Lets travel back to the beginning. When I was young I remember something or someone somewhere had told me it was wrong to like people of the same sex as yourself. I didn't get why this was wrong but someone told me it was so I believed it. I was young and naive and to be honest Glee was what taught me otherwise. I watched this show and quickly realized it was okay. I began at a young age to read fanfiction and began to believe that because girl on girl didn't disgust me something had to be wrong. i didn't have a problem with gay people. they were normal they were born that way. but I sure as hell didn't want to be one. I panicked. And then I pushed it down. If you cover the thing you think is wrong with you with things that are very not wrong then you begin to believe them yourself.
I told myself for years I was straight.
I told my best friend one day sitting on her bed almost in tears that the night before I had been up for hours terrified that I wasn't 100% straight. She said okay, (or something on those lines). she told me it was okay to be whatever I was. she told me that it was okay to be me. even if that meant I wasn't completely straight. of course I didn't listen to this immediately and I wish I could go back and slap my young self.
As I grew up I became too busy to worry about things like being gay. I dated boys and told myself I loved them. my first kiss was a boy but something was always missing. It didn't feel like anything more than the connection of skin with skin of other platonic parts of myself and boys. It felt like holding their hand or touching their arm. but it was supposed to be so much more than that so I closed my eyes and went through the motions. these relationships never worked. never ever ever. not with any of the boys I tried to date.
I went to a new school and with it I got new friends. they opened my eyes to a whole new rainbow of sex and sexuality and here I was figuring out my vagina and what it wanted. I subscribed then to bisexuality. told myself I can like girls too as long as there's still that 5% that likes boys. I'm still kinda straight. I can accept that.

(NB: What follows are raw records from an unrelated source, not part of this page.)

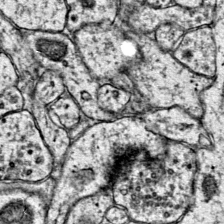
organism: Mouse
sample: Primary visual cortex
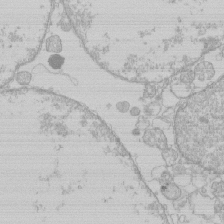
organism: Human
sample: Macrophage cells
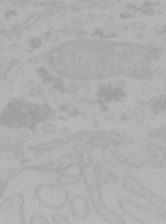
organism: Mouse
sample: Choroid plexus
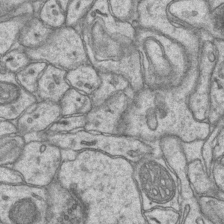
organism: Mouse
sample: CA1 Hippocampus

with a new school came new boys. And one boy in particular caught my eye. actually I caught his. I wasn't in the market for a relationship. at least not a hetero one. but here was this amazing guy who I adored as friends and he wanted to be something more. I told myself that my anxiety came entirely from the fact that my relationships usually don't work, not that he had a penis. and then he mentioned sex. he said it wasn't required for our relationship and there was a small voice that said, "good because he doesn't have what we want." And all of a sudden it was all I could think about. being gay or being bi that was the only thing I could contemplate. and one day my best friend looked at me and said, "oh you are so gay." and she was right. and I knew it. I looked at her and said, "I'm so gay." and just like that it felt so much better. to say it out loud and to mean it with the windows rolled down at 10:00 pm as we drove to our other best friends house. and that was the moment I knew I couldn't do this to me or to the guy I was dating. don't get me wrong. he's great and I love him, but he does not have a vagina. and there's nothing either of us can do about that. I had to tell him. even though I hated the idea of it, purely because I knew it would hurt him, but staying with him was hurting me and I couldn't do it any longer. So I told him. i told him I was gay and we broke up but we stayed friends.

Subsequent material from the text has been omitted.